A few points about gay marriage and the Constitution:
1. State legislatures and Congress have always, and will always, legislate morality. What is a criminal code but a body of laws prohibiting and punishing all kinds of “personal” behavior considered adverse to the public good? Hence, laws prohibiting polygamy, sex with minors, incest, etc. Respecting polygamy, Congress passed statutes outlawing that practice throughout the mid- to late 1800’s — including jail terms and fines — which laws were upheld by federal courts. The fact that such conduct may have occurred in the privacy of one’s bedroom was of no consequence. That’s not to say that the moral authority to regulate behavior should be used in all situations, such as sodomy. In fact, even before the Supreme Court acted in Lawrence v. Texas, such state laws were being repealed and went unenforced — even in Lawrence.
Federal and state laws not only apply to “personal” relationships, but all kinds of “private activities” having nothing to do with marriage, sex, etc., but which have a moral basis. In fact, it’s difficult to imagine any set of laws not founded on moral judgments intended to promote or prohibit some behavior — from laws involving contracts and torts to anti-trust and civil rights laws.
2. Many liberals who reject the 10th amendment in support of expansive interpretations of the Commerce Clause and the Fifth and Fourteenth Amendments, for the purpose of evading the Constitution’s limitations on federal authority, are now embracing states’ rights for the sole purpose of defending a well-planned legal strategy of securing favorable state court decisions by forum shopping the gay marriage issue in places like Massachusetts. And their intention is for these decisions to percolate up to the federal court system, where the much abused Fourteenth Amendment will be used to uphold such marriages under the Equal Protection Clause. This has nothing to do with states’ rights, and everything to do with activist judges. Consequently, the movement to amend the Constitution.

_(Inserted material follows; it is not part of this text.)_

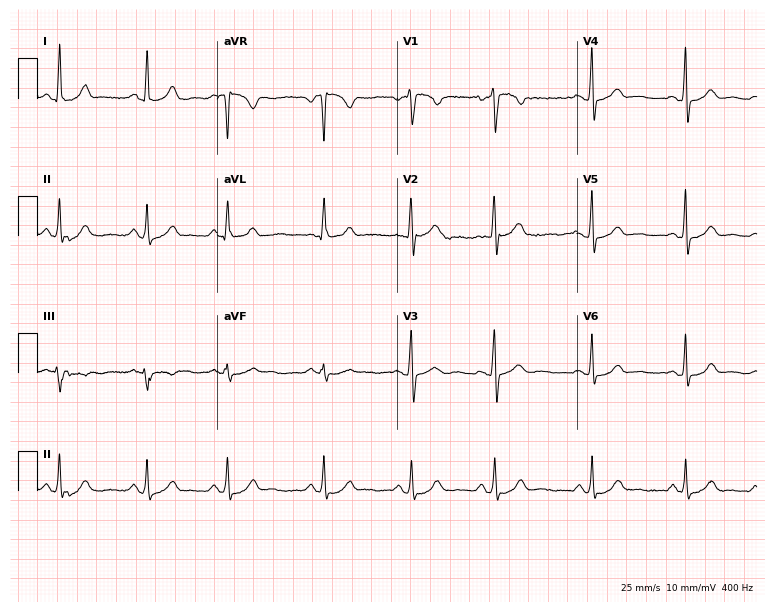
12-lead ECG from a female, 40 years old. Recorded interpretation: within normal limits.

3. Through their interpretations, judges amend the Constitution all the time. They do so without following the rather elaborate and publicly accountable process of securing a two-third’s vote in both houses, and a three-fourth’s vote of the states. They simply issue an opinion which, under the theory of judicial review, becomes the final say on the topic. It is odd, indeed, that those who endorse such a non-representative process, supported nowhere in the Constitution, find the formal amendment process so dangerous on a matter of such import to so many people. Moreover, an amendment in this case is intended to blunt a legal strategy that gives legal primacy to a handful of activist judges.
4. What kind of amendment should Congress consider and pass on to the states for possible ratification? The Senate today couldn’t agree. Republicans are said to be divided over whether the amendment should define marriage at the federal level, or leave the definition to the states. The question for each conservative is which among conflicting principles should dictate — among them, traditional marriage, federalism, and judicial restraint. Let me suggest that federalism is a stalking horse for many on the left who know full well that the final determination will be made by the U.S. Supreme Court. In fact, they oppose an amendment defining marriage not because of their concern about the Constitution itself, and certainly not because of their allegiance to the doctrine of federalism, but because it would remove the decision from the Court and leave it with Congress and the state legislatures.
Most libertarians (who are not necessarily advocates of federalism) and some conservatives are sincerely attracted to the federalism argument. But the legal approach in which this issue has been litigated, and which has set the legal foundation on which it will be decided, makes such a position untenable.